Despite the routine and the preparation, the anticipation of new backpacks (for some), new teachers, and new schools, there is also anxiety in the day-to-day environment we call school.
For kids it’s about fitting in, understanding, and often, being shoved into a one size fits all world of conformity and rules. For adults managing those rules, it’s about structure and discipline and accountability. Great schools manage it all well – they have rules and they have time for exploration and growth for teachers and kids. Ailing schools – found in both high- or low-income areas – always seem more likely to do what they’ve always done year after year without much reflection. Or, perhaps their people reflect on what they are doing or not, but their discovery isn’t treated with much importance or the ability to change is beyond them.
Whatever the cause – and we’ve written much about it – this nation is still not making the progress necessary to ensure all kids are truly given the opportunity to thrive and learn the most-est. That pesky status quo keeps too many protecting the ways of the past and avoiding the lessons of the future.
So rather than continue to talk the talk, I decided to walk the walk. What lessons could I learn that I haven’t in all these years in education reform, in leadership and in the communication and fight for the ideas I most want this nation to embrace? How do I take a 20 plus-year career in building alliances and networks and bridges and do more, but perhaps in unique, and new ways, to influence and support a still deficient but mission-critical enterprise like American education?
Clearly, I had to go back to school.
A bizarre convergence of meetings and new alliances introduced me to the CLO doctoral program at the University of Pennsylvania in which I’m now enrolled – a program of executive leadership and learning devoted to making organizational leaders the most effective creatures on the planet in whatever industry they inhabit (my description, not theirs!) After just a day of this new schooling and a “flipped classroom” which depends on distance, digital and virtual learning, I knew I’d once again be tracking the trends that seem to mirror those that embody modern education reform.

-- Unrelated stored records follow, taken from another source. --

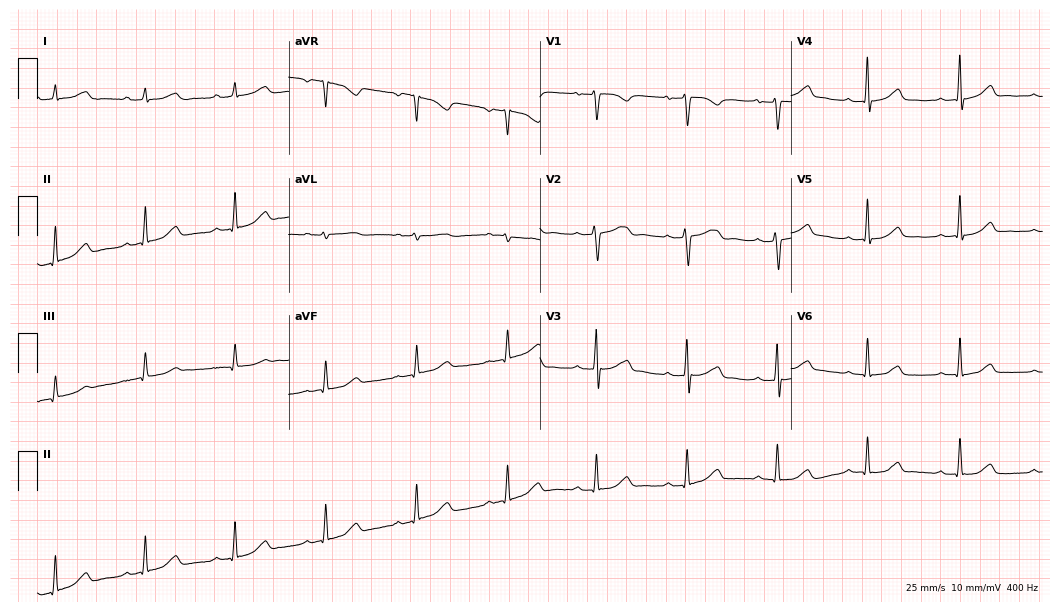
Resting 12-lead electrocardiogram (10.2-second recording at 400 Hz). Patient: a 44-year-old female. Read as a normal ECG.
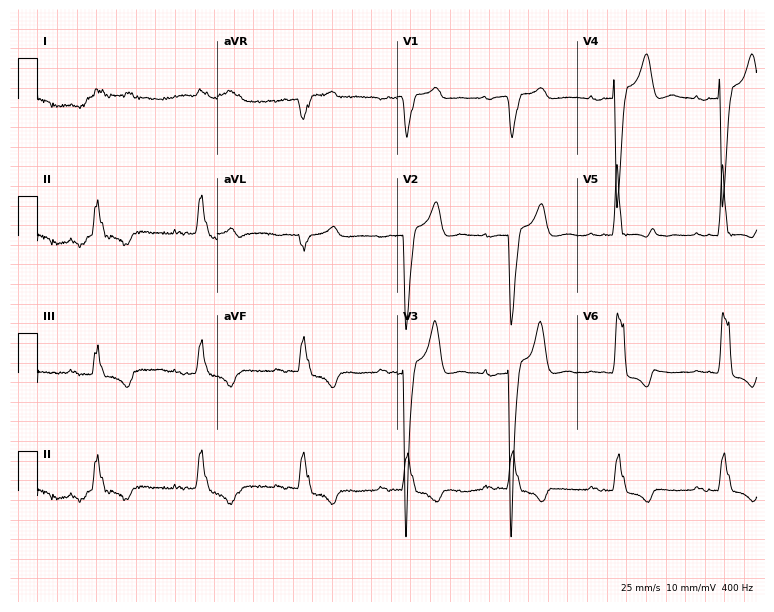
12-lead ECG from a man, 60 years old (7.3-second recording at 400 Hz). Shows first-degree AV block, left bundle branch block.
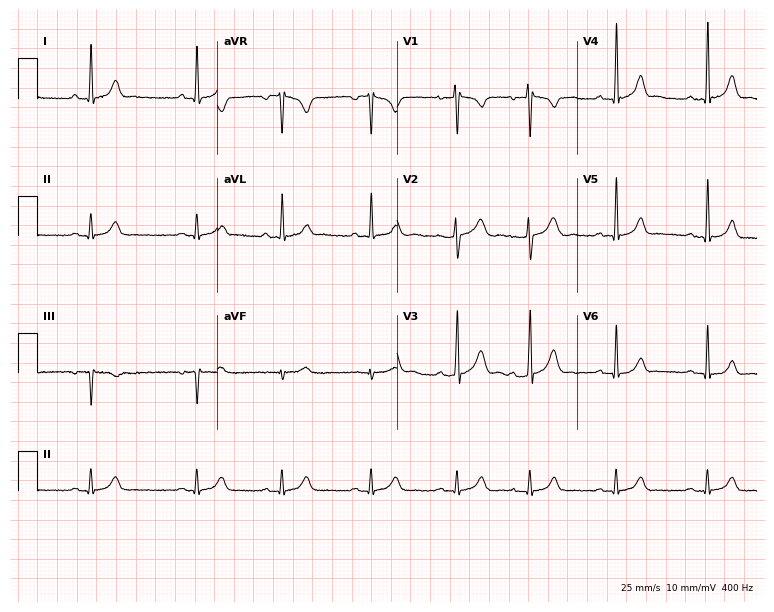
12-lead ECG from a female, 25 years old. Screened for six findings — first-degree AV block, right bundle branch block, left bundle branch block, sinus bradycardia, atrial fibrillation, sinus tachycardia — none is recorded.
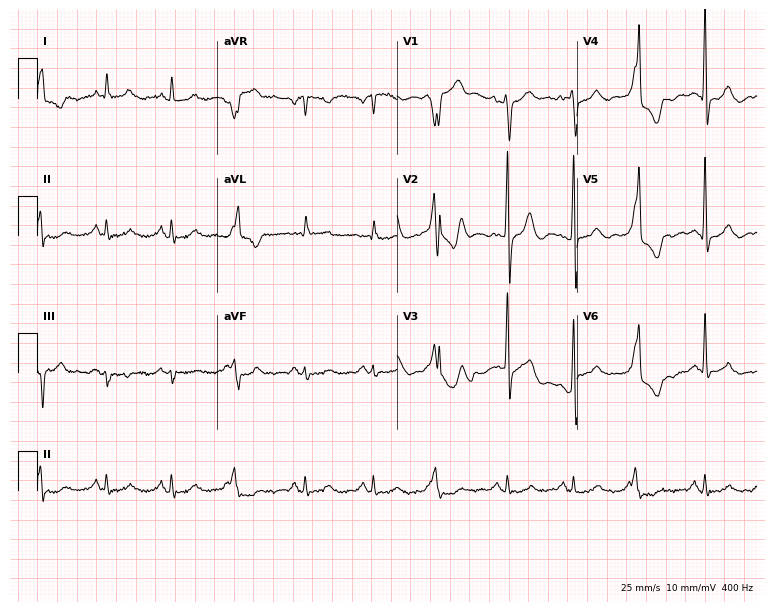
12-lead ECG from a 64-year-old male. Screened for six findings — first-degree AV block, right bundle branch block (RBBB), left bundle branch block (LBBB), sinus bradycardia, atrial fibrillation (AF), sinus tachycardia — none is recorded.
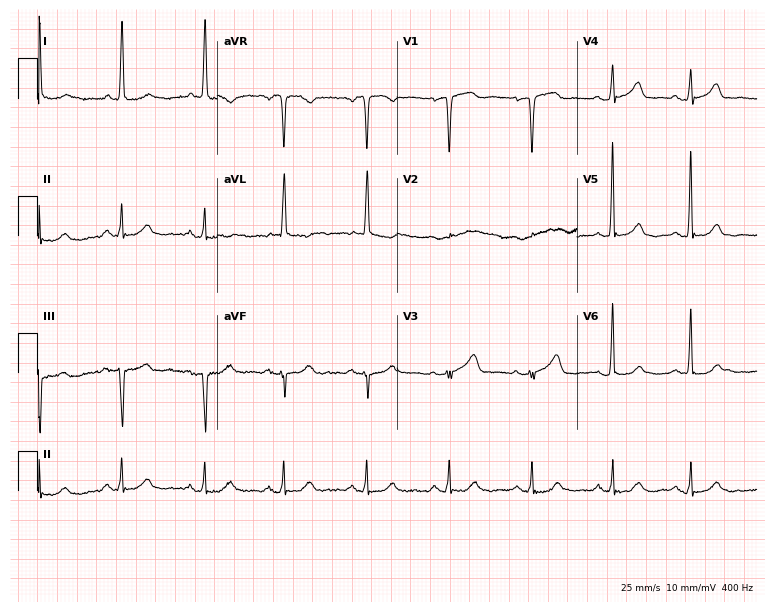
Standard 12-lead ECG recorded from a 78-year-old female. None of these six findings is recorded: first-degree AV block, right bundle branch block, left bundle branch block, sinus bradycardia, atrial fibrillation, sinus tachycardia.
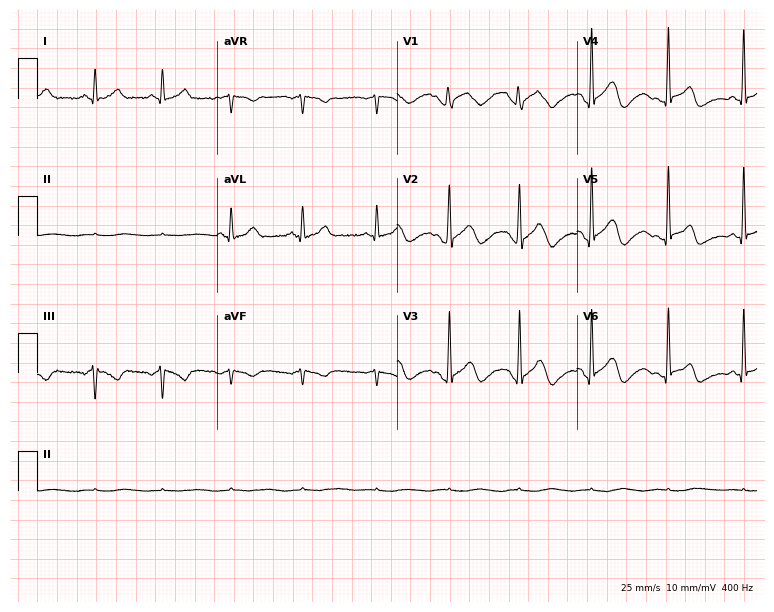
Resting 12-lead electrocardiogram (7.3-second recording at 400 Hz). Patient: a 38-year-old female. None of these six findings is recorded: first-degree AV block, right bundle branch block, left bundle branch block, sinus bradycardia, atrial fibrillation, sinus tachycardia. Only these six findings were labelled.
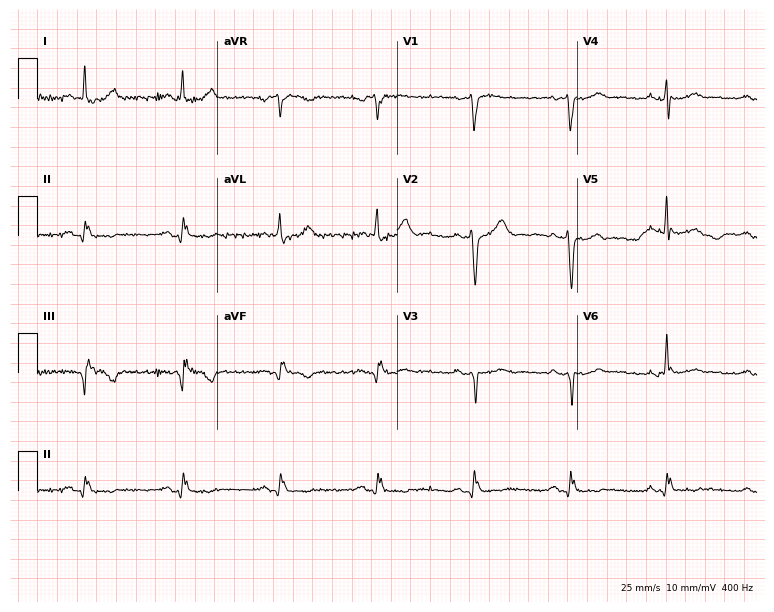
Standard 12-lead ECG recorded from a male, 61 years old. None of these six findings is recorded: first-degree AV block, right bundle branch block, left bundle branch block, sinus bradycardia, atrial fibrillation, sinus tachycardia.
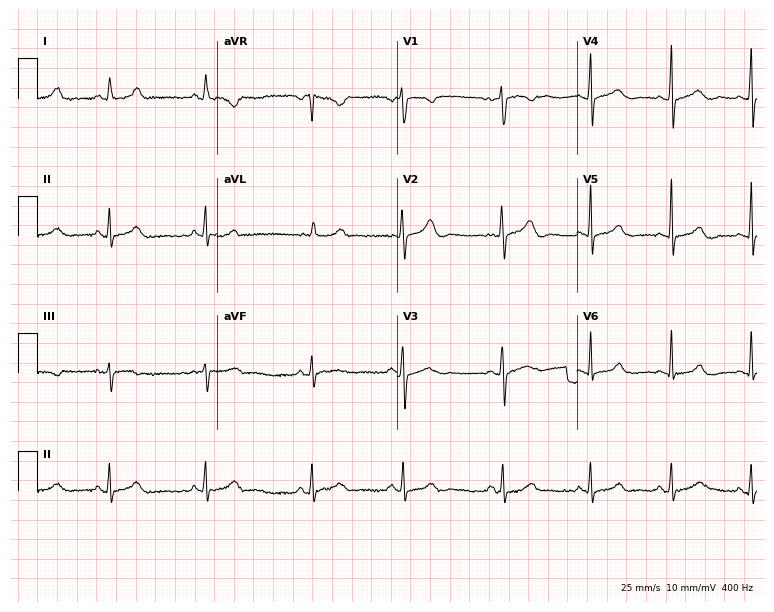
Standard 12-lead ECG recorded from a female patient, 20 years old (7.3-second recording at 400 Hz). Read as a normal ECG.
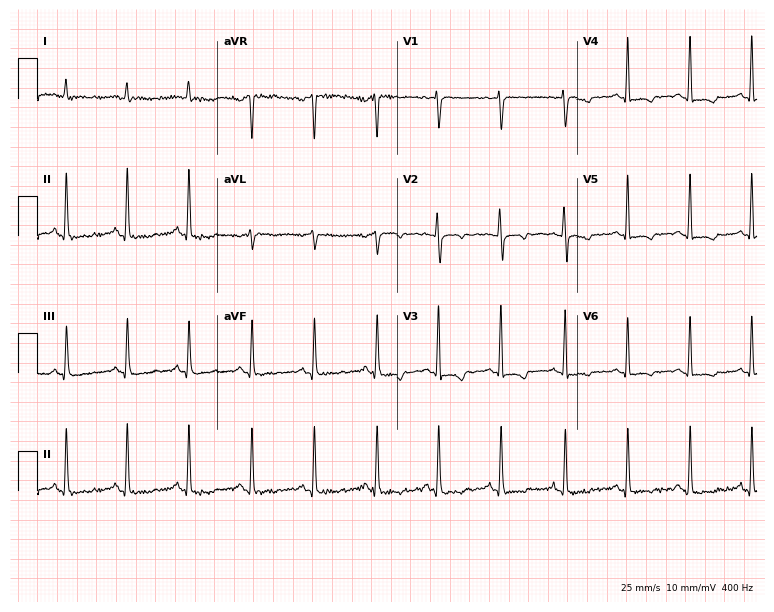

I have shared with many I know before that the purpose and causes of education reform always seemed to track with my own personal experiences. My oldest son’s education was influenced by the reading wars (we won – they lost). My second’s was all about fuzzy math. My third addressed the big and new issue of the day – will we let boys be boys? My last, a girl, was a textbook case in how grit and resilience can help overcome difficulty and drive hard work, success, and compassion.
And now? I’m tracking the debate in higher education, in blended learning and in what it means to truly change a culture for the better; all themes that are transforming our deepest held beliefs about education in our nation. In the process, I’m hoping to learn how I might assist the next generation of leadership in reform, those I will soon leave in charge of the organization I founded 20 years ago and those I’ve yet to encounter.
I apologize to my new teachers and classmates who I may offend on the way and pray that my new back-to-school-me can survive and grow in ways I might never have imagined.
Now if you’ll excuse me while I go fiddle on my new and application clad IPAD as I get ready for another day of school!